Under federal bankruptcy law—state partnership law is preempted—a partnership is an entity that may voluntarily seek the haven of a bankruptcy court or that may involuntarily be thrust into a bankruptcy proceeding by its creditors. The partnership cannot discharge its debts in a liquidation proceeding under Chapter 7 of the bankruptcy law, but it can be rehabilitated under Chapter 11 (see Bankruptcy ).
Partnership law is very important because it is the way most small businesses are organized and because it is possible for a person to become a partner without intending to.
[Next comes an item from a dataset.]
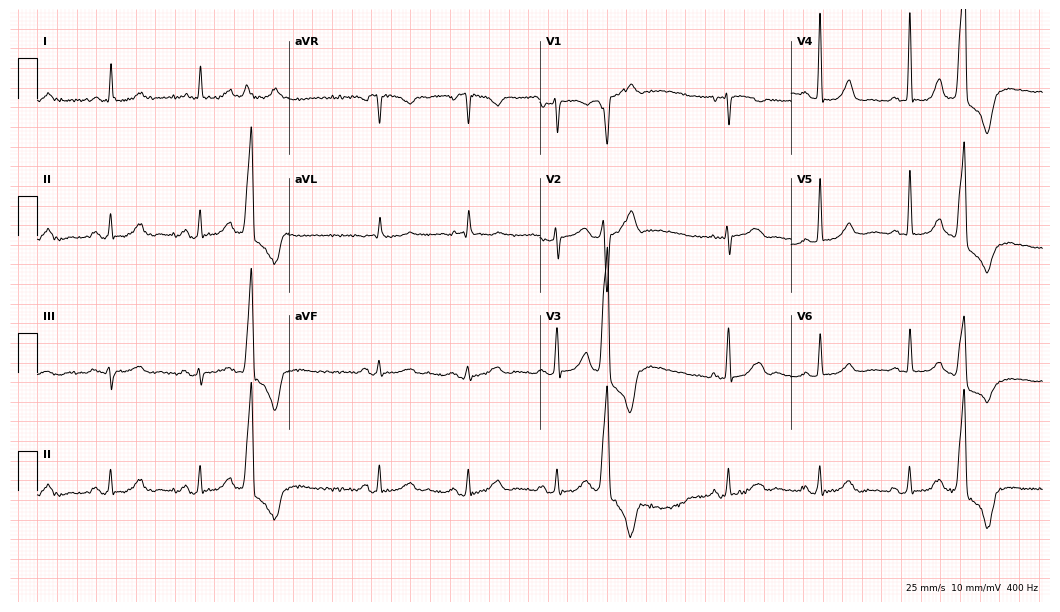
12-lead ECG from a 71-year-old female. Screened for six findings — first-degree AV block, right bundle branch block, left bundle branch block, sinus bradycardia, atrial fibrillation, sinus tachycardia — none is recorded. Findings outside these six are not listed.

Partnership law goes back a long way, but in the United States, most states—but not all—have adopted the Revised Uniform Partnership Act (RUPA, 1997) over the previous Uniform Partnership Act, originally promulgated in 1914. One salient change made by RUPA is to directly announce that a partnership is an entity: it is like a person for purposes of accounting, litigation, bankruptcy, and owning real estate. Partnerships do not pay taxes; the individual partners do. But in practical terms, what RUPA does is codify already-existing state law on these matters, and partners are free to organize their relationship as they like in the partnership agreement.
- When was UPA set out for states to adopt? When was RUPA promulgated for state adoption?
- What does it mean to say that the partnership act is the “default position”? For what types of partnership is UPA (or RUPA) likely to be of most importance?
- What is the aggregate theory of partnership? The entity theory?